- [WHAT TO PRODUCE] Range to copy from the entries below: the line containing "sample: Somatosensory cortex neuropil" through the line containing "sample: CA1 Hippocampus", inclusive. Retype only those lines, exactly, without any images.

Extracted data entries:
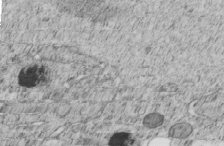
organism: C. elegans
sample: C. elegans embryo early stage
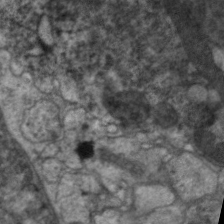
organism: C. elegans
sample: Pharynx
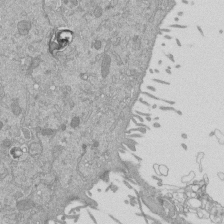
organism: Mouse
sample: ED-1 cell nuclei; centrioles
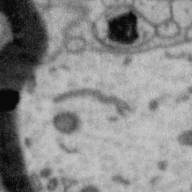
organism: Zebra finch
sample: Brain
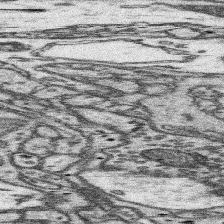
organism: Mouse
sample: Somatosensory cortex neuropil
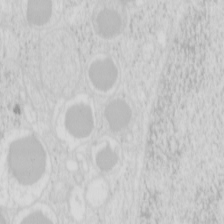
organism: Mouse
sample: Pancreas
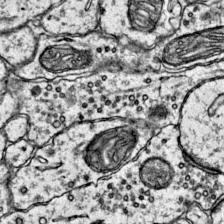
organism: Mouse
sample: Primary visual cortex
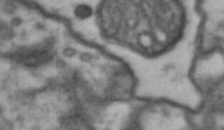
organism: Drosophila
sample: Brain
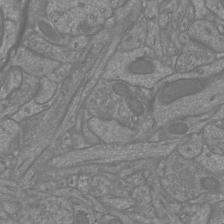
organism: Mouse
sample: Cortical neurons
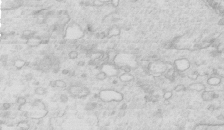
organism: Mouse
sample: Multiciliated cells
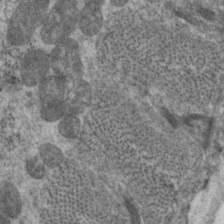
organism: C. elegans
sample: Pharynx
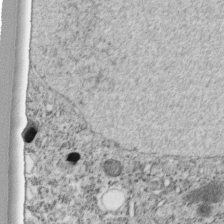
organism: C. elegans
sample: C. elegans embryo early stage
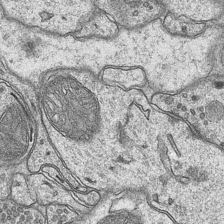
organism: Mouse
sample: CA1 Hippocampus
...
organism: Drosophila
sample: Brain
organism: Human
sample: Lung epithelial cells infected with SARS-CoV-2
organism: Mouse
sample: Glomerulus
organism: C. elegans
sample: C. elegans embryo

- [ANSWER TO THIS TASK]
sample: Somatosensory cortex neuropil
organism: Mouse
sample: Pancreas
organism: Mouse
sample: Primary visual cortex
organism: Drosophila
sample: Brain
organism: Mouse
sample: Cortical neurons
organism: Mouse
sample: Multiciliated cells
organism: C. elegans
sample: Pharynx
organism: C. elegans
sample: C. elegans embryo early stage
organism: Mouse
sample: CA1 Hippocampus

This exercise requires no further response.